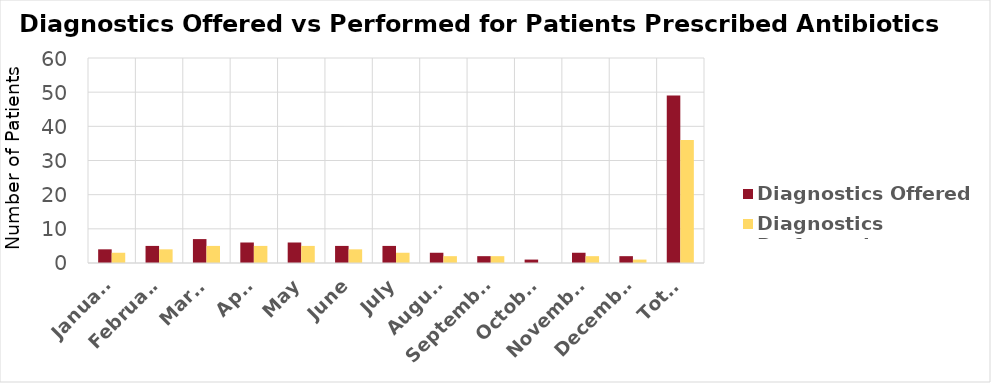
| Category | Diagnostics Offered | Diagnostics Performed |
|---|---|---|
| January | 4 | 3 |
| February | 5 | 4 |
| March | 7 | 5 |
| April | 6 | 5 |
| May | 6 | 5 |
| June | 5 | 4 |
| July | 5 | 3 |
| August | 3 | 2 |
| September | 2 | 2 |
| October | 1 | 0 |
| November | 3 | 2 |
| December | 2 | 1 |
| Total | 49 | 36 |
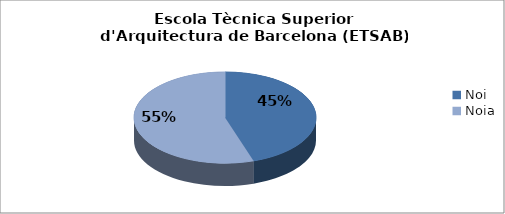
| Category | Escola Tècnica Superior d'Arquitectura de Barcelona (ETSAB) - Gènere |
|---|---|
| Noi | 0.449 |
| Noia | 0.551 |
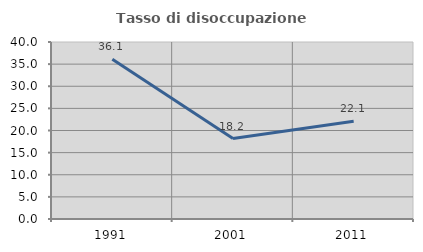
| Category | Tasso di disoccupazione giovanile  |
|---|---|
| 1991.0 | 36.076 |
| 2001.0 | 18.182 |
| 2011.0 | 22.078 |
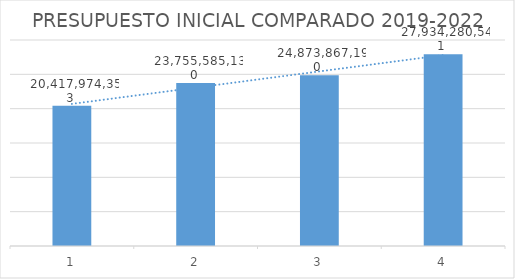
| Category | Series 0 |
|---|---|
| 0 | 20417974353 |
| 1 | 23755585130 |
| 2 | 24873867190 |
| 3 | 27934280541 |
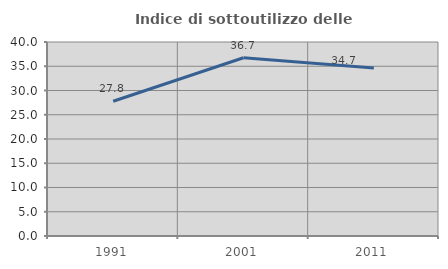
| Category | Indice di sottoutilizzo delle abitazioni  |
|---|---|
| 1991.0 | 27.778 |
| 2001.0 | 36.743 |
| 2011.0 | 34.659 |
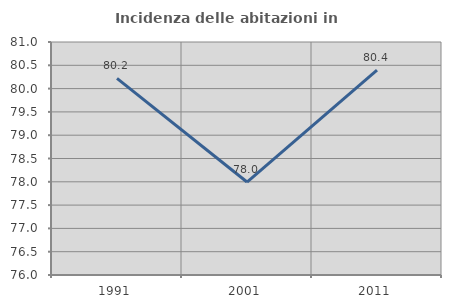
| Category | Incidenza delle abitazioni in proprietà  |
|---|---|
| 1991.0 | 80.219 |
| 2001.0 | 77.995 |
| 2011.0 | 80.397 |
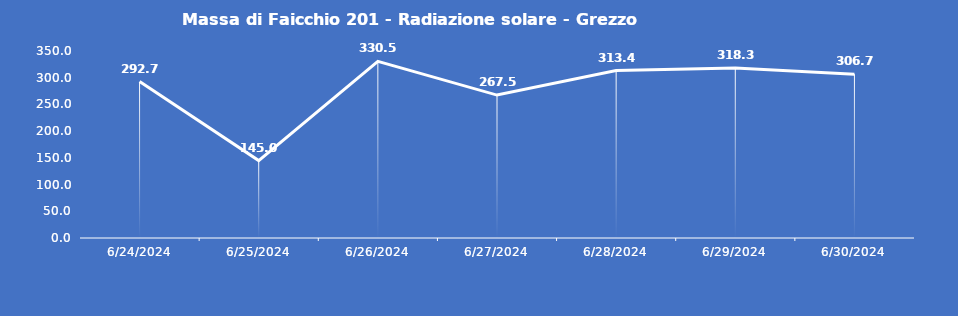
| Category | Massa di Faicchio 201 - Radiazione solare - Grezzo (W/m2) |
|---|---|
| 6/24/24 | 292.7 |
| 6/25/24 | 145 |
| 6/26/24 | 330.5 |
| 6/27/24 | 267.5 |
| 6/28/24 | 313.4 |
| 6/29/24 | 318.3 |
| 6/30/24 | 306.7 |
------------------------------------------------------------
The expected answer is the lines from the one that has "Category | Tasso" to the end of the listing, transcribed exactly, with pictures left out and no other line added.

* **RESULT OF THE EXERCISE**:
| Category | Tasso di disoccupazione giovanile  |
|---|---|
| 1991.0 | 36.076 |
| 2001.0 | 18.182 |
| 2011.0 | 22.078 |
| Category | Series 0 |
|---|---|
| 0 | 20417974353 |
| 1 | 23755585130 |
| 2 | 24873867190 |
| 3 | 27934280541 |
| Category | Indice di sottoutilizzo delle abitazioni  |
|---|---|
| 1991.0 | 27.778 |
| 2001.0 | 36.743 |
| 2011.0 | 34.659 |
| Category | Incidenza delle abitazioni in proprietà  |
|---|---|
| 1991.0 | 80.219 |
| 2001.0 | 77.995 |
| 2011.0 | 80.397 |
| Category | Massa di Faicchio 201 - Radiazione solare - Grezzo (W/m2) |
|---|---|
| 6/24/24 | 292.7 |
| 6/25/24 | 145 |
| 6/26/24 | 330.5 |
| 6/27/24 | 267.5 |
| 6/28/24 | 313.4 |
| 6/29/24 | 318.3 |
| 6/30/24 | 306.7 |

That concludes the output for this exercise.